The financial system includes financial intermediaries and financial markets, which play a vital role in the economic development of a given country (Majanga, 2015; Claus et el., 2004; Askari, 2012). The financial system has a complex structure and consists of banks, insurance companies, stock markets, and mutual funds, and it depends on the economic stage of development of the society concerned. Efficient and effective financial systems facilitate the swift transfer of funds from savers to spenders. Savers deposit excess funds in the form of savings, while the spenders seek excess funds for spending and investment (Iqbal & Molyneux, 2005).

Islam is a complete code of life and offers solutions to a wide range of problems arising from personal, social, political, and economic situations (Mohamad et al., 2014). In the view of Malkawi (2014), in Islam, there are certain rules and ethical norms that provide guiding principles for conducting business and economic activities. Islamic banking and finance is an innovative branch of financial services and one that has grown significantly during the last four decades (Alrifai, 2015). The primary motive of conventional1 banks is profit maximization where charging interest is central to the business structure. However, Islamic bank operations are interest-free (Riba) and only Halal (permissible) transactions are allowed (Abu-Alkheil, 2012). The Islamic financial industry2 is comprised of a number of components including Islamic banks, Islamic windows at conventional banks, Islamic insurance (Takaful), capital and money markets, and non-bank financial institutions (Askari, 2012). It should be taken into account that Islamic banks are the largest segment of the Islamic financial industry, which performs the function of financial intermediation.

Islamic banking and finance is a system regulated by a set of rules based on outlines set by the Islamic Shari’ah. Shari’ah is a set of guidelines mentioned in the Quran, Islam’s Holy book, and is based on the concept of Riba (Usury) which addresses interest, uncertainty (Gharar), and gambling (Maysir), which are strictly forbidden in Islam (Nienhaus, 2011a, Malkawi, 2014; Etzold & Wackerbeck, 2012; Ribera et al., 2011; Etzold & Wackerbeck, 2011). Hersh (2011) stated that Islamic ←1 | 2→finance has emerged as a viable alternative to conventional finance3, and the recent financial crisis4 has highlighted the inherent weakness in the global financial system. Ahmed (2015) highlighted the fact that the financial crisis of 2008 followed by the recession of 2009 has raised important questions about the current financial architecture and the viability of the future of the global economy.

Ethical aspects of Islamic banking appeal to a wider group of customers including ethically oriented or religious customers that are not satisfied with the conduct of Western financial institutions (Etzold & Wackerbeck, 2011). Nienhaus (2011b:1) stressed the importance of a new financial system that can ensure global financial stability by stating:

“The world in general is in search of a better financial system that, among others, can ensure more stability, efficient allocation of resources, just distribution, responsibility of investors, risk sharing, sustainability, entrepreneurship and innovation.”

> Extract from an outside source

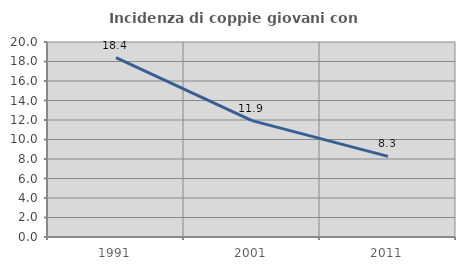
| Category | Incidenza di coppie giovani con figli |
|---|---|
| 1991.0 | 18.387 |
| 2001.0 | 11.933 |
| 2011.0 | 8.272 |

Etzold and Wackerbeck (2011:18) discussed the importance of Islamic finance after the recent financial crisis as:

“Overall, with the current banking model having come into question after the crisis and with the need to channel payments and investments from East to West in a Shari’ah-compliant way, the opportunities for Islamic finance in Europe are better than ever.”

Alrifai (2015), stated that in the mid-1990s there were about 144 Islamic financial institutions, which were functioning mainly in Malaysia and Middle East with total assets $150 billion. Currently, this number reached over 700 institutions with total assets amounting up to $2 trillion. These institutions are working in Muslim countries and expanding rapidly into non-Muslim regions including Western Europe, Asia, and North America. According to Alshamrani (2014), the Islamic financial market is growing at a rate of 15% per annum and is currently comprised of “more than 500 Islamic financial institutions operating in over 75 countries.” Thus, the Islamic finance market, which operates globally and has many institutions operating in Western countries, “is one of the fastest growing financial sectors” and was ranked as the fastest growing sectors after the recent financial crisis (Alshamrani, 2014).

←2 | 3→

According to a recent report published by the TheCityUK (2015), the size of Shari’ah-compliant assets was around $2 trillion at the end of 2014. Islamic retail banks are bourgeoning through the Middle East and currently the presence of Islamic banks and asset management institutions can also be seen in non-Muslim countries such the United States (US) and the United Kingdom (UK) (Perry & Rahman, 2011). Although Islamic finance is making inroads into the industrialized West, it is not currently a threat to the conventional financial institutions as it is expected to remain a niche market. Ribera et al. (2011) stated that Islamic banks are gradually gaining ground in major European and American markets, especially in those countries that have large Muslim population.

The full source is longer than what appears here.